=== Begin Enclosure ===

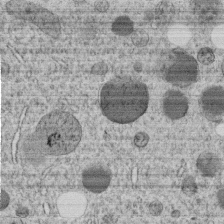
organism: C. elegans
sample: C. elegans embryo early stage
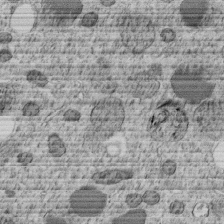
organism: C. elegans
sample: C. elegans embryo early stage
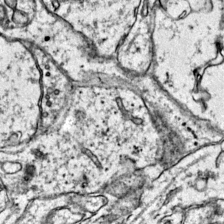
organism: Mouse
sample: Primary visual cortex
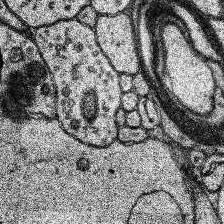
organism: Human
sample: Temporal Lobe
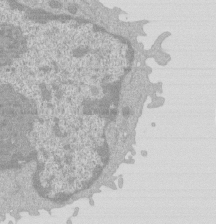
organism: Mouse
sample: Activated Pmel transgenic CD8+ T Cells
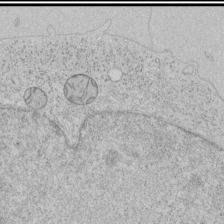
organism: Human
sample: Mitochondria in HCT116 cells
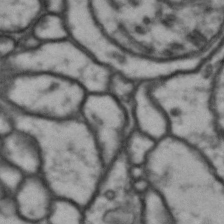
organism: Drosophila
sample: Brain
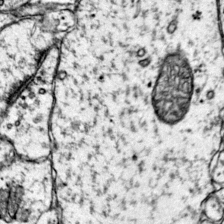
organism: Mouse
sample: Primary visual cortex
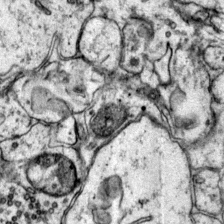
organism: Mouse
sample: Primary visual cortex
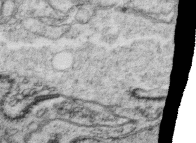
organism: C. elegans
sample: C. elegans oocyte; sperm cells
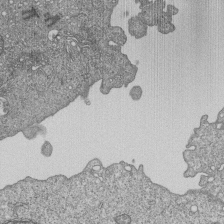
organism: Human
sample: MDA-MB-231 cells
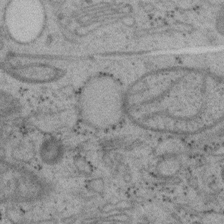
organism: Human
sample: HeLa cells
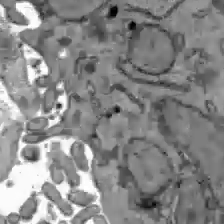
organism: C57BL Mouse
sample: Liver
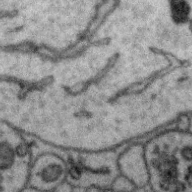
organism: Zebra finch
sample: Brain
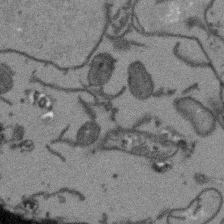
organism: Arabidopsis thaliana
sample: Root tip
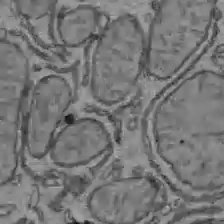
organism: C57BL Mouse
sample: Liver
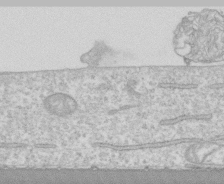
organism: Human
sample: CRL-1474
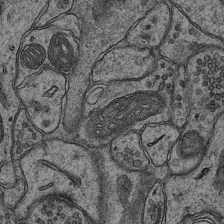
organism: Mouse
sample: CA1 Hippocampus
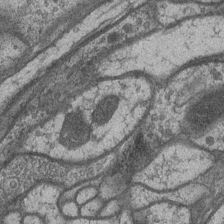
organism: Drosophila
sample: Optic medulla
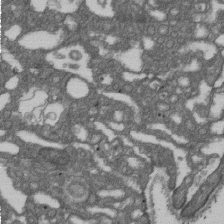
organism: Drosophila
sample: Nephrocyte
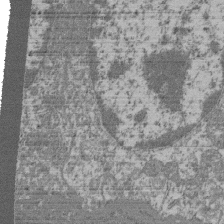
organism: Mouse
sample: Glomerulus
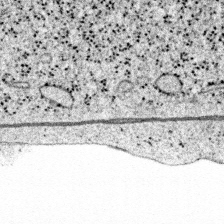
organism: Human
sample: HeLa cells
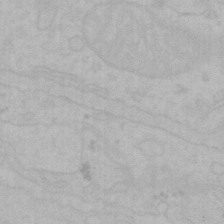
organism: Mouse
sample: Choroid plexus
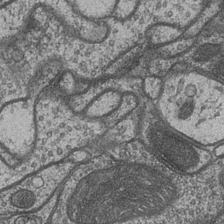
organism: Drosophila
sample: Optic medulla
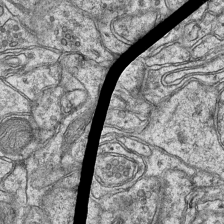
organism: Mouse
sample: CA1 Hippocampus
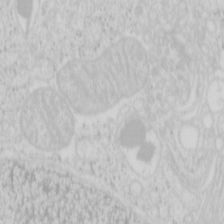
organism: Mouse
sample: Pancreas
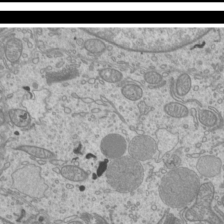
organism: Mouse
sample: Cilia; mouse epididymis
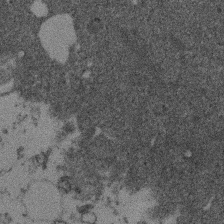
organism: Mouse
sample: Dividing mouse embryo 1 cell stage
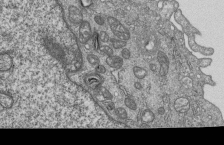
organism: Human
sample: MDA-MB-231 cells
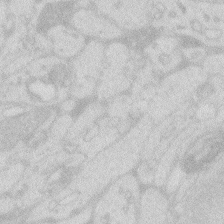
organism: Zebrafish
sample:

=== End Enclosure ===

_TASK INSTRUCTIONS_.
Retype the whole listing above exactly as written. Skip the pictures.

_TASK RESPONSE_.
organism: C. elegans
sample: C. elegans embryo early stage
organism: C. elegans
sample: C. elegans embryo early stage
organism: Mouse
sample: Primary visual cortex
organism: Human
sample: Temporal Lobe
organism: Mouse
sample: Activated Pmel transgenic CD8+ T Cells
organism: Human
sample: Mitochondria in HCT116 cells
organism: Drosophila
sample: Brain
organism: Mouse
sample: Primary visual cortex
organism: Mouse
sample: Primary visual cortex
organism: C. elegans
sample: C. elegans oocyte; sperm cells
organism: Human
sample: MDA-MB-231 cells
organism: Human
sample: HeLa cells
organism: C57BL Mouse
sample: Liver
organism: Zebra finch
sample: Brain
organism: Arabidopsis thaliana
sample: Root tip
organism: C57BL Mouse
sample: Liver
organism: Human
sample: CRL-1474
organism: Mouse
sample: CA1 Hippocampus
organism: Drosophila
sample: Optic medulla
organism: Drosophila
sample: Nephrocyte
organism: Mouse
sample: Glomerulus
organism: Human
sample: HeLa cells
organism: Mouse
sample: Choroid plexus
organism: Drosophila
sample: Optic medulla
organism: Mouse
sample: CA1 Hippocampus
organism: Mouse
sample: Pancreas
organism: Mouse
sample: Cilia; mouse epididymis
organism: Mouse
sample: Dividing mouse embryo 1 cell stage
organism: Human
sample: MDA-MB-231 cells
organism: Zebrafish
sample:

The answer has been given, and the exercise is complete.